Latin America | The Future of Journalism

[Leer en español.]

The Spanish economic crisis has slammed the media.  5,000 journalists lost their jobs in 2011 in Spain.  Those losses are not even the most shocking in a country where unemployment is greater than 20 per cent. 

Without doubt, the notion that journalism is a source of dependable employment is in crisis not only in Spain, but all around the world.  Even established daily papers are closing, and once-fleeting uncertainties about the "most noble job in the world" -- as Nobel Prize-winning author and journalist Gabriel Garcia Marquez once described the profession --  have become permanent doubts. 

In Chile, other factors make the journalist's precarious existence even more dramatic.

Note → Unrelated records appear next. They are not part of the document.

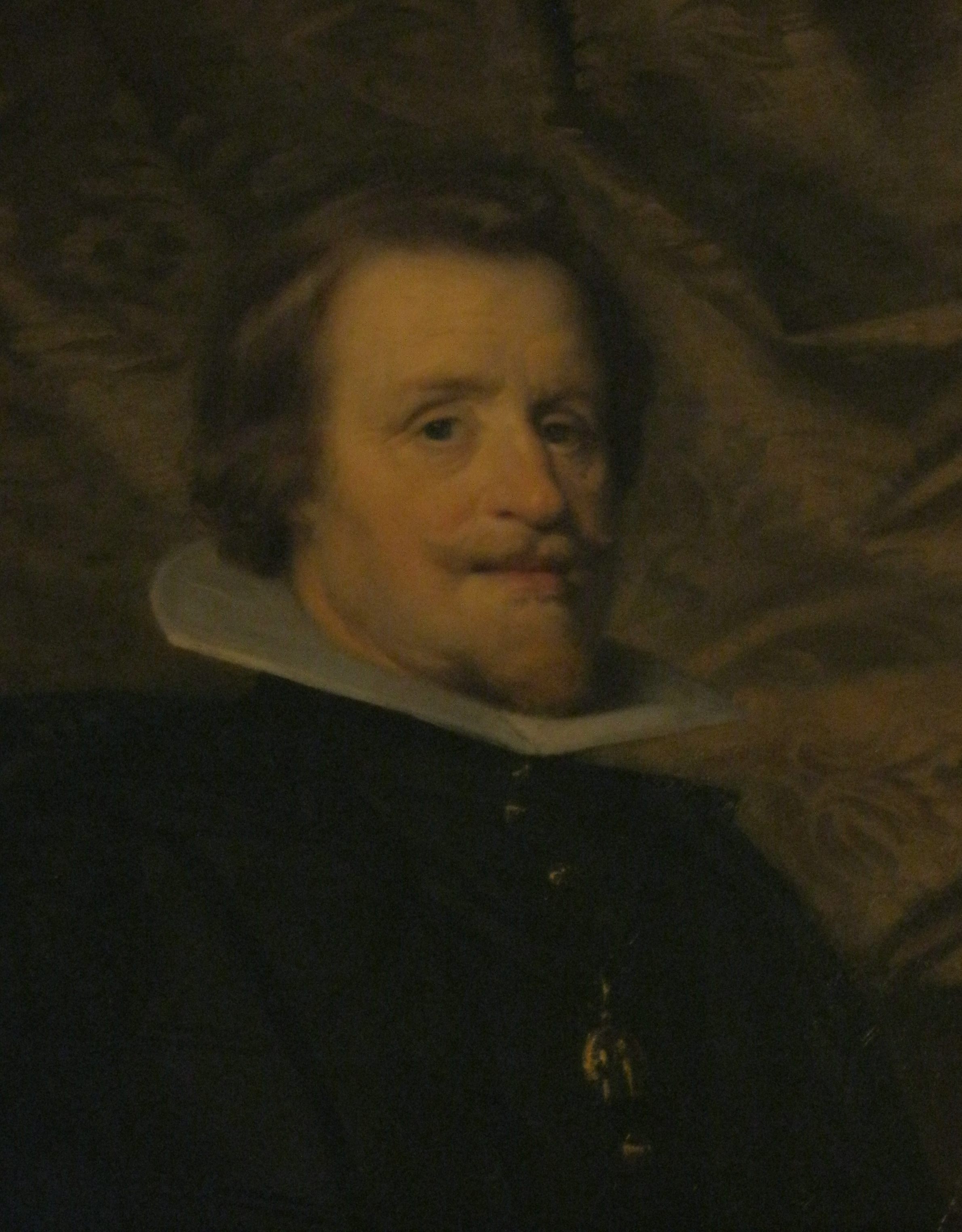 Details aus dem Ahnensaal im Schweizertrakt der Hofburg zu Wien. Dieser Saal diente zuletzt Kronprinz Rudolf als Speisezimmer, heute ist er Teil des Bundesdenkmalamts in Wien, Porträt Ferdinand II. Object location48° 12′ 25.61″ N, 16° 21′ 56.93″ E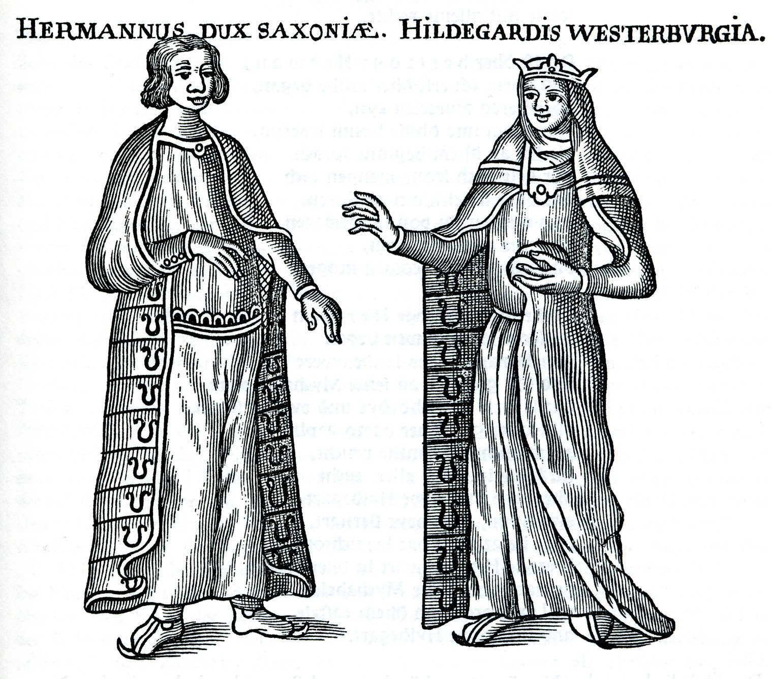 Sachsenherzog Hermann Billung und seine Ehefrau Hildegard von der Westerburg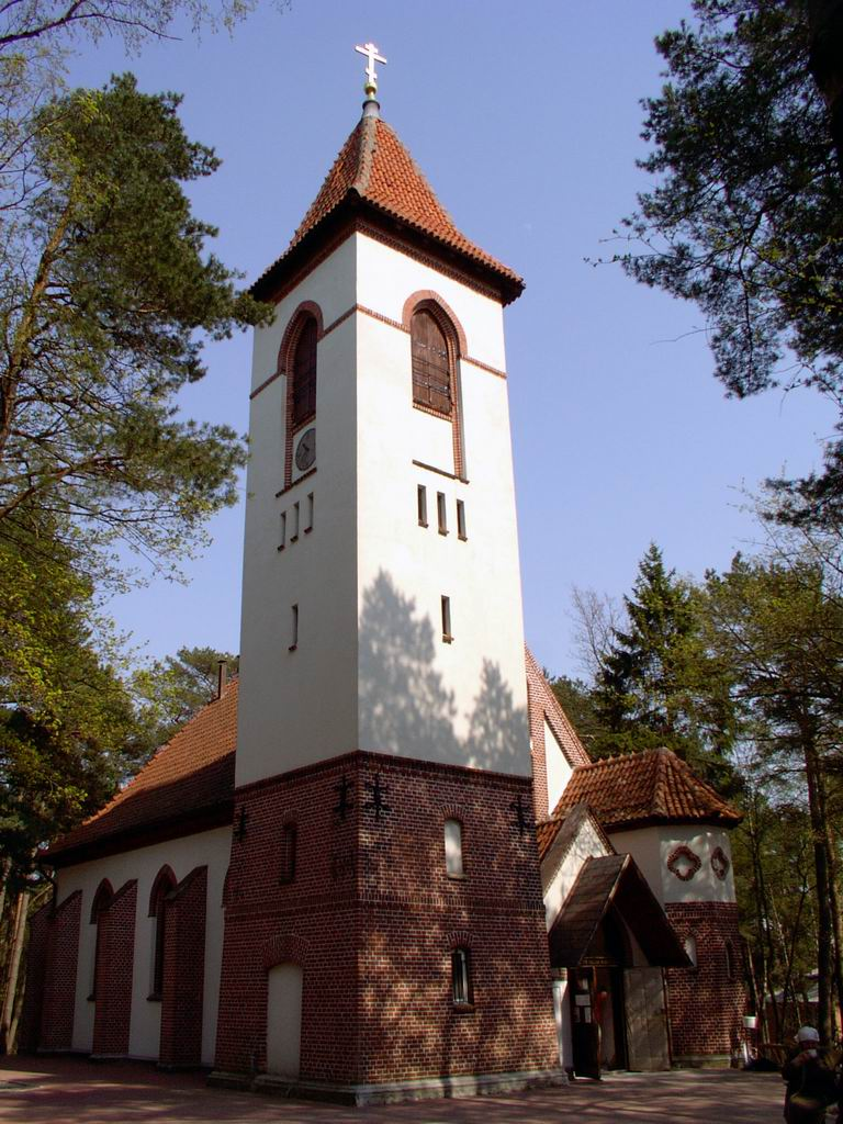 Храм преп.Серафима Саровского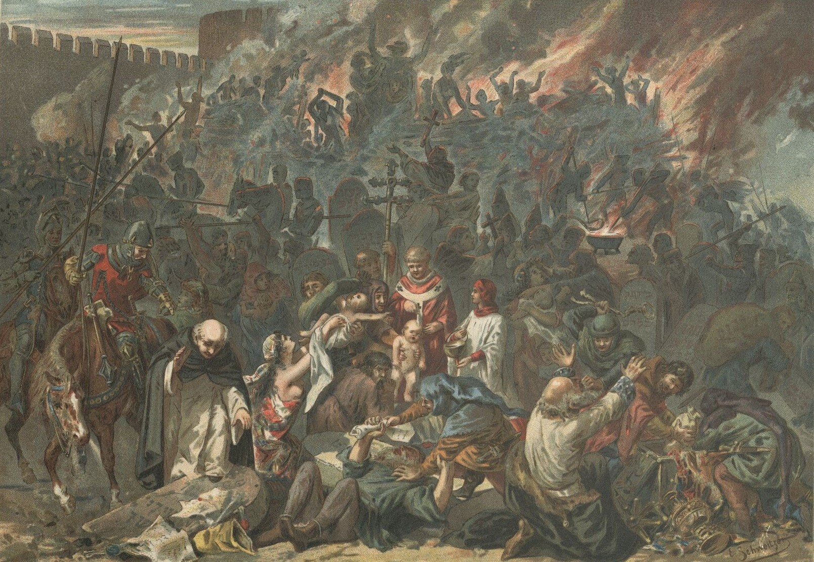 Illustration de 1894 représentant le pogrom de Strasbourg (massacre des habitants juifs de la ville) le 14 février 1349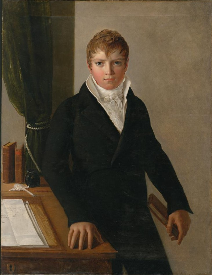 Hans Jakob Oeri: Porträt von Conrad Melchior Hirzel, um 1809. Gemälde : Öl auf Leinwand ; 103,5 x 79cm. Zentralbibliothek Zürich, Inv 175.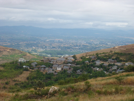 Vista general del pueblo, de fondo el bierzo bajo y Ponferrada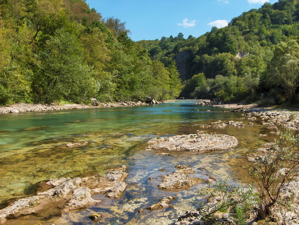 Motif de la Neretva, l'endroit dit Bukovica

Just five years ago, the Society of Professional Journalists of Chile ran an intense publicity campaign in all the country's major daily papers urging young people not to study journalism. 

Today, in 2012, after a year of profound structural crisis in Chile's educational system, especially higher education, the web portal Universite.cl published a study (Spanish) claiming that there were just 1,700 jobs in mass media for the 11,000 recently graduated journalists -- and their 8,000 comrades still studying the profession.

Chile's crisis of journalism has become a frequent topic of debate in social media, and the publication of these cruel and disheartening numbers only deepened the argument.  Adding to the angst was the unfortunate announcement that the country's 49th School of Journalism had opened in Purranque, a small community in the south of Chile with fewer than 30,000 residents.  More bad news.

Of course, many young people idealize the role of journalism and the possibility of appearing on television, and they harbor dreams of million-dollar salaries.  But the reality is very different.  A first-year journalist earns an average of US $1,000 each month.  With three years experience, this young reporter can expect to earn US $1,500 a month, if she is lucky. 

So then, why bother studying journalism?  A few weeks ago, I published on my Twitter feed (@mauroavila) a message to the young students who were preparing to sit for their university entrance exams, the outcome of which will determine the universities and majors they may choose. 

I argued that, no matter their result, they should not study journalism.  I got plenty of criticism for this proposal, and I want to clarify that I would allow for an exception - if you have an authentic passion for this profession.